Sci-Fi Horrorfest – First Men in the Moon (1964)

2018 Sci-Fi Horrorfest: First Men in the Moon (1964)
Cast:        Edward Judd as Arnold Bedford
Martha Hyer as Kate Callender
Lionel Jeffries as Professor Cavor

Screenplay by Nigel Kneale & Jan Read
Based on the original story by H.G. Wells
Directed by Nathan Juran

Plot: When astronauts land on the moon in 1964, they discover an old British flag and a letter claiming the moon for Queen Victoria in 1899. The shocking news that man had been to the moon some 65 years earlier is confirmed when an investigative team locate the elderly Arnold Bedford, who proceeds to tell the tale of how, his girlfriend and Professor Cavor visited the moon and encountered an insect race known as the Selenites.


Richard’s Review: First Men in the Moon features special effects from the legendary Ray Harryhausen. However, it rarely gets mentioned and is always overshadowed by many of his other works. There are multiple reasons for this as the movie had several key issues that prevented it from being as good as it could have been. First, the film is too long at an hour and 45 minutes. It takes nearly 45 minutes for our space travelers to actually lift off. There is way too much build-up to the launch, resulting in a very slow pace to the film. 20 minutes or so could have been edited out to speed up the opening. As well, nearly an hour spent on the moon means the action tends to drag on in many places. Again, I think 15 minutes could be shaved off this segment, resulting in a much quicker and more appropriate running time of 70 minutes.

In addition to some editing and a tighter script, it’s difficult to determine who is the true hero of the story. Arnold Bedford comes across as deceitful and less than pleasant towards the Selenites on the moon when he is actually invading their world. Professor Cavor is eccentric but seems self-centered towards the end, which ultimately plays a part in the rushed final scene. The film wraps the story up too quickly and could have used another five minutes to expand on the conclusion.

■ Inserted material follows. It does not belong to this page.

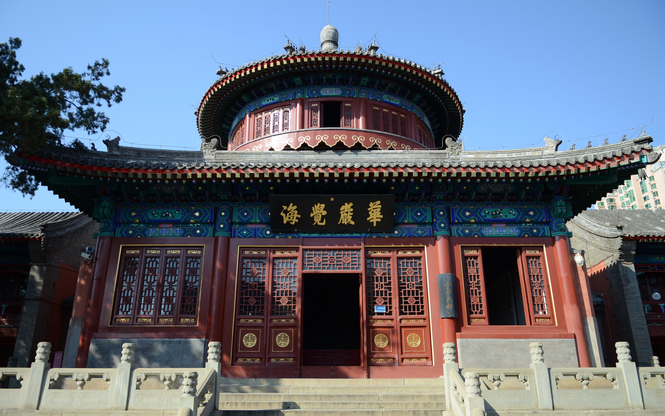 中文（中国大陆）: 悬挂永乐大钟的钟楼

Finally, Ray Harryhausen didn’t have as much to create for this film. The Selenites are at times Harryhausen creations while actors in suits in other scenes. The “moon bull” was fun and the highlight of the film. Unfortunately, the magic present in many of Harryhausen’s other films is lacking here. I enjoyed it more for what it could have been than for what it was. I would watch the movie again but it’s not the best of Harryhausen.


Karla’s Thoughts: The movie was way too long and would have been better by cutting out a lot of the opening scenes as well as on the moon. It was hard to like Bedford as he was a scam artist, treated his girlfriend badly and was mean to the Selenites from the very beginning. I enjoyed the premise and loved Ray Harryhausen’s work but I wish the science was a little more fact and less fantasy.

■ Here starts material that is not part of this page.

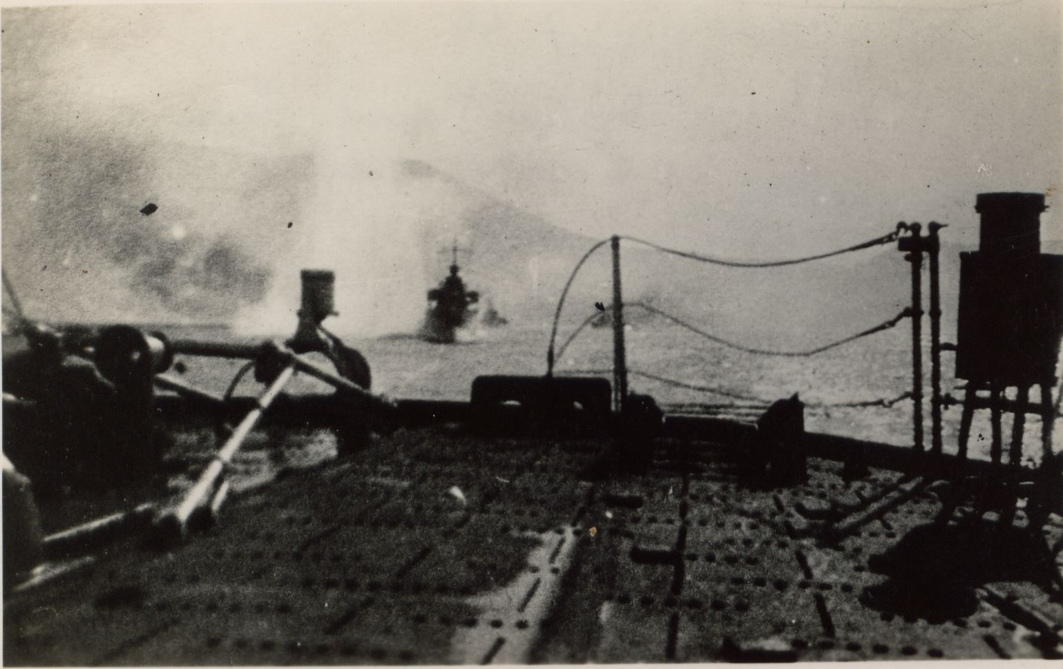 Sortie sous le feu de l'escadre à Mers-el-Kébir le 3 juillet 1940

  • H.G. Wells published the original story in The Strand magazine from December 1900 to August 1901.
  • C.S. Lewis once stated that First Men in the Moon was one of the best science fiction stories he ever read.
  • The adventures on the moon in A Trip to the Moon (1902) were inspired by this novel.
  • Composer Bernard Herrmann was originally set to score this film but asked for too much money, resulting in producers Harryhausen and Charles Schneer to hire Laurie Johnson instead.

Availability: The film is available from Twilight Time on Blu-ray but is out-of-print, so expect to pay $60 or more. It’s still available on DVD but is currently going for $30. So the higher price may turn some of you off. Place it towards the bottom of your Harryhausen wish list.